The problem: The entries need to be copied exactly as they stand, images left out.

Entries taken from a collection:
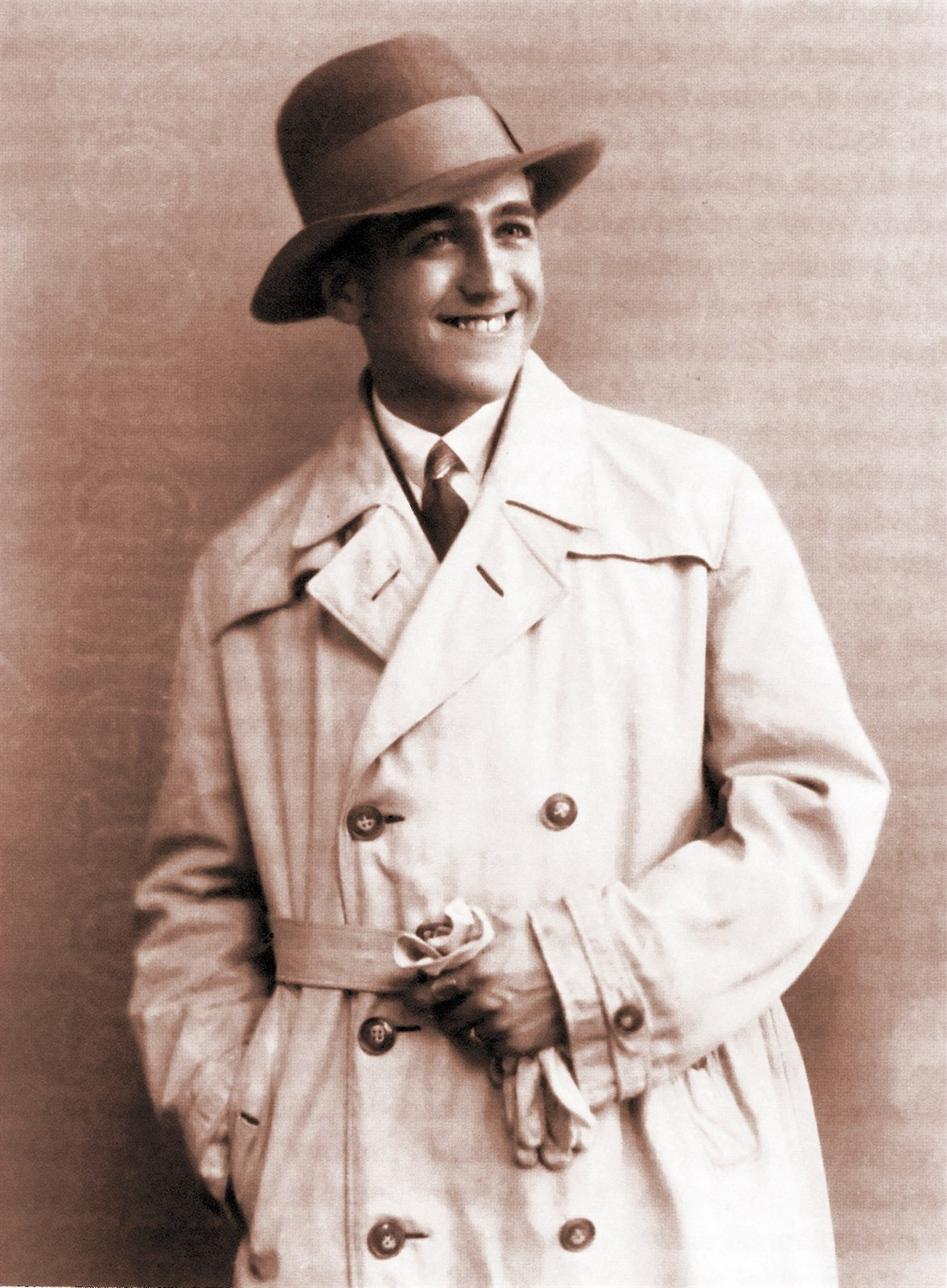 Ivo Váňa Psota (1908 - 1952), Český tanečník, choreograf, divadelní (baletní) režisér a pedagog.
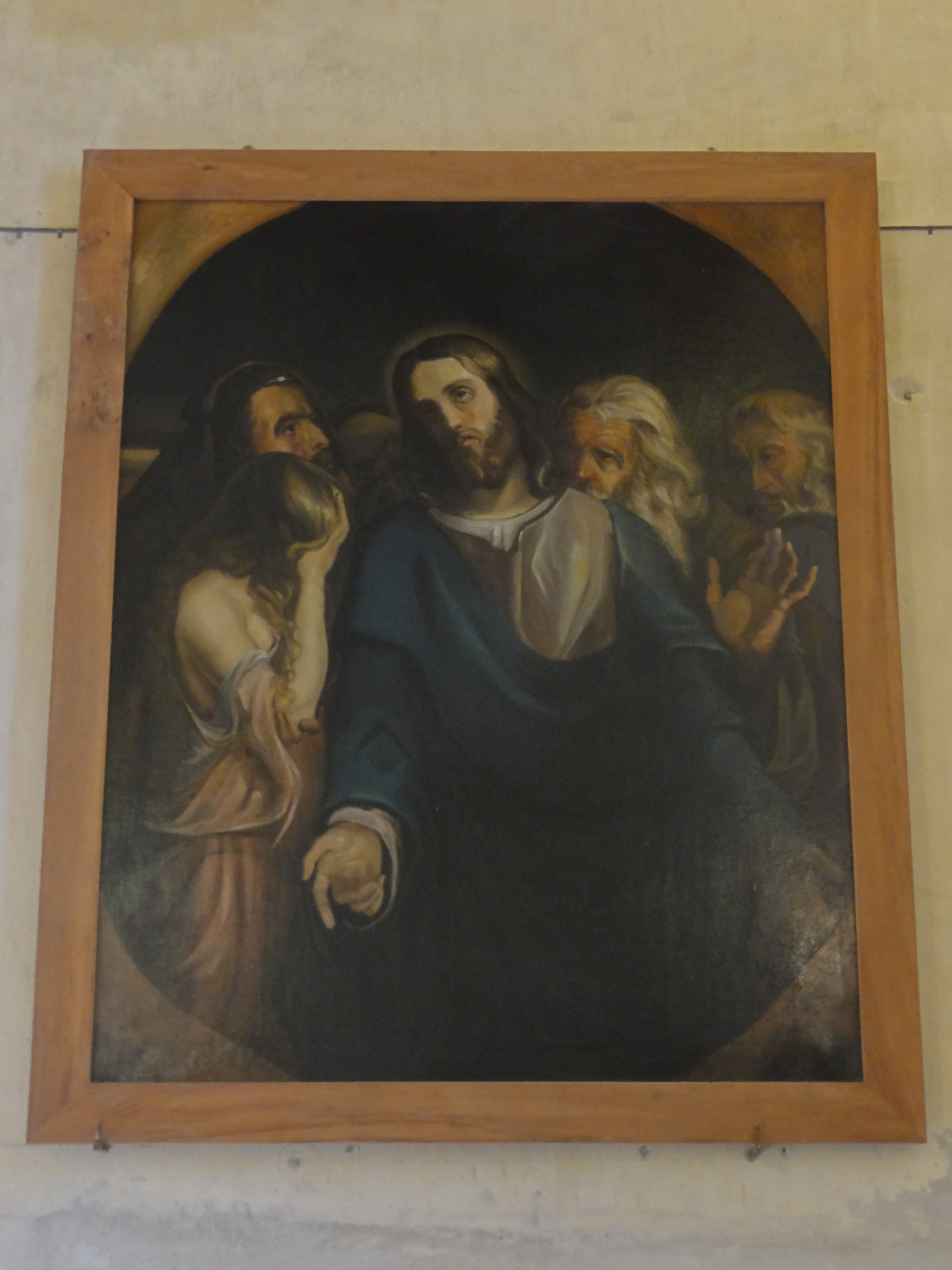 Tableau - le Christ et la femme adultère, ou le Christ entre quatre disciples.
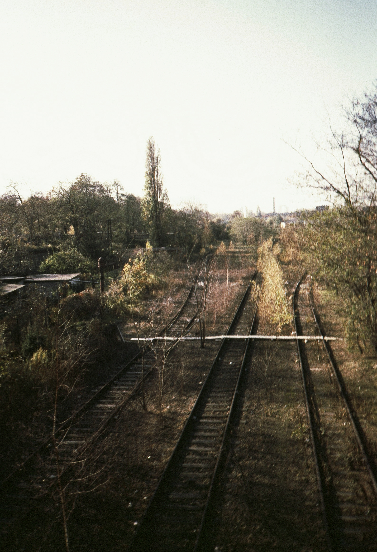 Berlin Bf Spreeufer
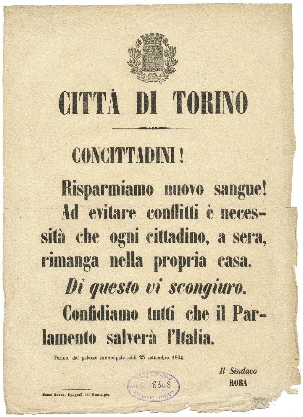 Proclama del sindaco Emanuele Luserna di Rorà in seguito agli incidenti del settembre 1864
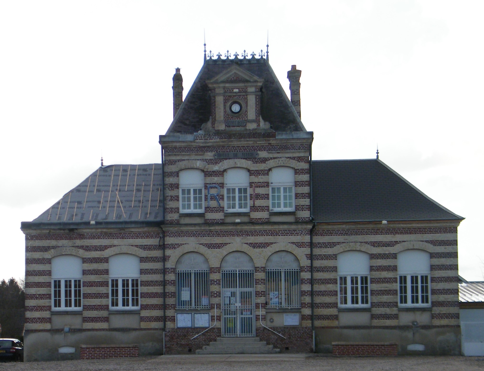 La mairie.
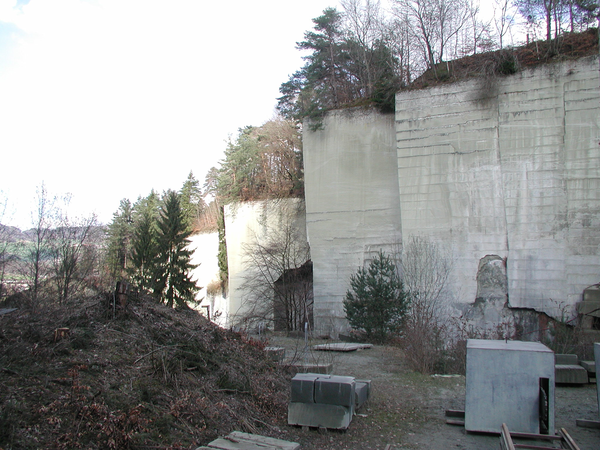 Sandsteinbrüche in Ostermundigen
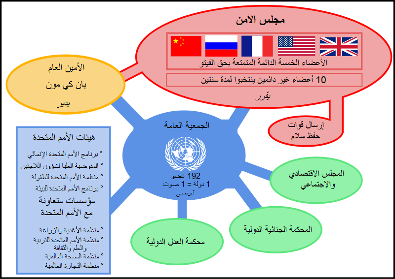 مخطط لهيئة مجلس أمن الأمم المتحدة و هيئات الأمم المتحدة
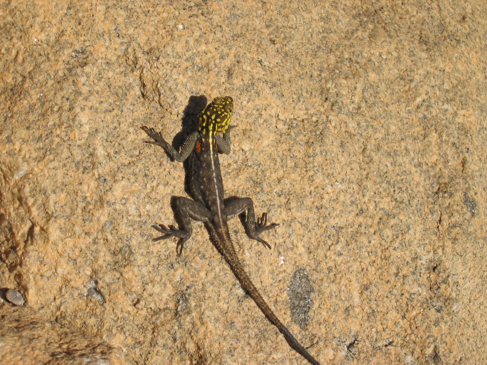 Agama planiceps en: Namibian rock agama, Windhoek, Namibia de: Plattkopfagame, Windhuk, Namibia
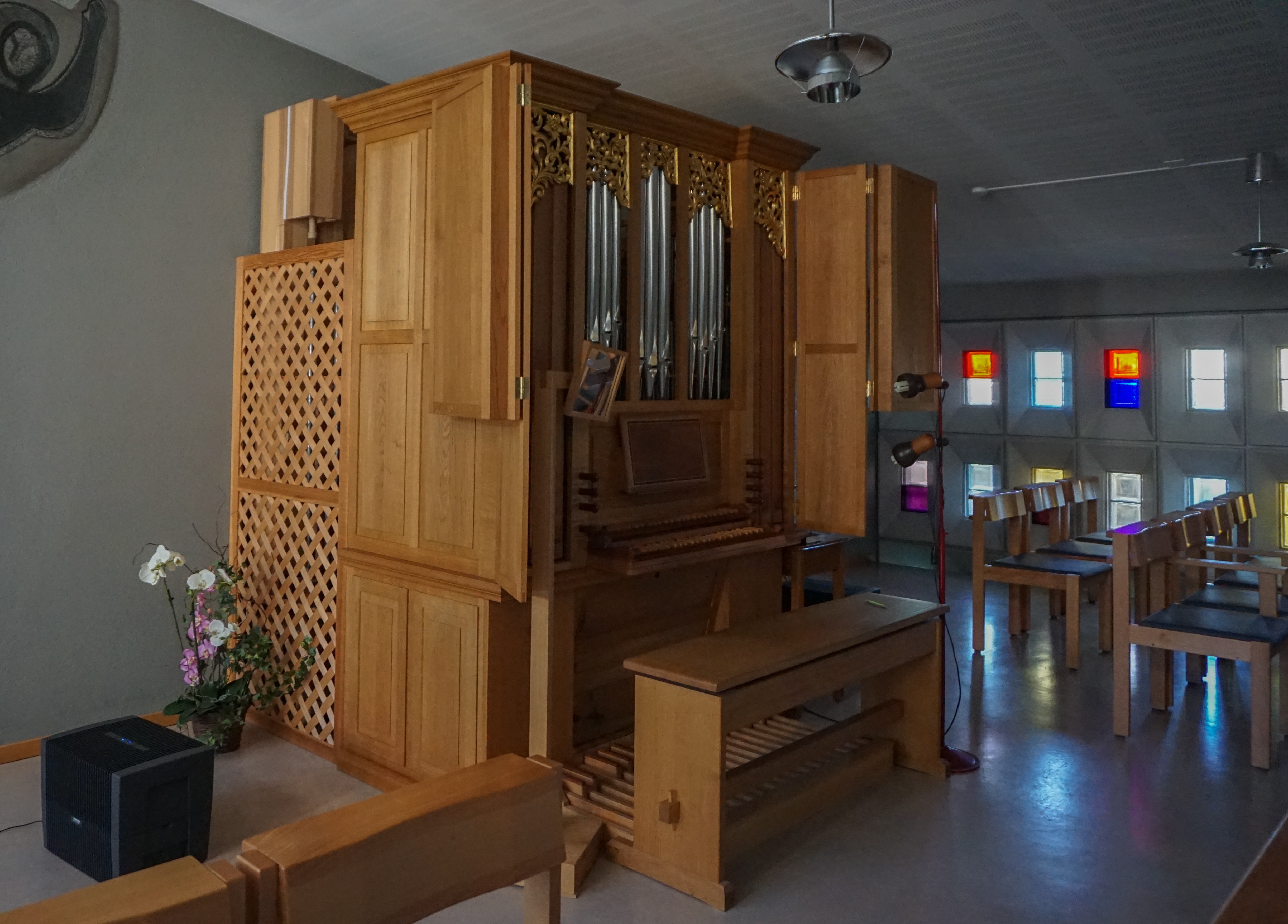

Task result:
 Ivo Váňa Psota (1908 - 1952), Český tanečník, choreograf, divadelní (baletní) režisér a pedagog.
 Tableau - le Christ et la femme adultère, ou le Christ entre quatre disciples.
 Berlin Bf Spreeufer
 Proclama del sindaco Emanuele Luserna di Rorà in seguito agli incidenti del settembre 1864
 La mairie.
 Sandsteinbrüche in Ostermundigen
 مخطط لهيئة مجلس أمن الأمم المتحدة و هيئات الأمم المتحدة
 Agama planiceps en: Namibian rock agama, Windhoek, Namibia de: Plattkopfagame, Windhuk, Namibia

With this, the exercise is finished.